Not content with merely giving the Welsh a faint glimmer of hope that their hopes of progressing could be salvaged, Bale then stepped up in the 86th minute to put away what I would argue to be his best ever career goal. Under tight pressure from his arch nemesis Charlie Adam, Bale made a slightly arcing run towards the area before pinging a totally unexpected and picture perfect 30-yard shot which nestled into the top corner across his own body, sending the Welsh contingent of the crowd into raptures and announcing Bale as a figure of commanding authority within a beleaguered Wales side badly needing leadership.

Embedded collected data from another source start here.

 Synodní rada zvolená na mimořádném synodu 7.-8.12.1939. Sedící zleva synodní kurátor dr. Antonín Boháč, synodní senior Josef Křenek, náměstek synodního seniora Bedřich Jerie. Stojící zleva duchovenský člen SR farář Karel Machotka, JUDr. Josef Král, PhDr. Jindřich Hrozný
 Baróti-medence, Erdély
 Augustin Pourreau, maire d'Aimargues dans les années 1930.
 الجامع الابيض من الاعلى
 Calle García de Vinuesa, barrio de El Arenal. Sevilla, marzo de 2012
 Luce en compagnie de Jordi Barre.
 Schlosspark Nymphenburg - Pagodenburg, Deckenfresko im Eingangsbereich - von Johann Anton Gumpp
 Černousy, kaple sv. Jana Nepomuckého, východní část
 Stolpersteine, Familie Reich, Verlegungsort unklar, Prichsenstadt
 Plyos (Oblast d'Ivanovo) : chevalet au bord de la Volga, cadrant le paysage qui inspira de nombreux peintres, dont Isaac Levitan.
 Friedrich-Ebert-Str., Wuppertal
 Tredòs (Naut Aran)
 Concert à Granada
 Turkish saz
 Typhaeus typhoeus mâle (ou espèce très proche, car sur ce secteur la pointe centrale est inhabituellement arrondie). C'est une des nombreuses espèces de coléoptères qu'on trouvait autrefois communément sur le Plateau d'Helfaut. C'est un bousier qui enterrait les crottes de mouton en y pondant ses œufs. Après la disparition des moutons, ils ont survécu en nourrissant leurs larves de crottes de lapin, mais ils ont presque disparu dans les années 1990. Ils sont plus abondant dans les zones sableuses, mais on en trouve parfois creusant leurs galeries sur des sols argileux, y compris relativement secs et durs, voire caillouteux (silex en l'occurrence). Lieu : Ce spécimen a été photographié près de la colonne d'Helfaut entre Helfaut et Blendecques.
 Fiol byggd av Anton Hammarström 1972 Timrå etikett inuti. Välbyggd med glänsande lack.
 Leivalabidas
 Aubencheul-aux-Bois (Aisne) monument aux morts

There are a few negative points about Bale's performance that I will be addressing in later pieces, but for now I want to focus on the positives. For a player often criticized for lacking maturity, there's no doubt that our Gareth looked in every sense like the spiritual successor to Craig Bellamy, or even more flatteringly Ryan Giggs, two captains who defined the respective Welsh sides they played in. As a winger who created, actively took responsibility for taking a crucial penalty, and ultimately used his steely focus and sheer ability to decide the game for his team, Bale did much to reverse the opinion I had recently developed that he couldn't be relied on the drive the team on at crunch times. In claiming that ball off of Ramsey he instantly looked less of an ostentatious attention seeker and more a player who actually cares about seeing the job done right for his side.
I won't say future Spurs captain just yet, but when the team needs someone to put them on their back, let's just say Bale's tremendous performances against Milan are looking less like a fluke and more like a display of the winger's true mental steel than we might have first thought.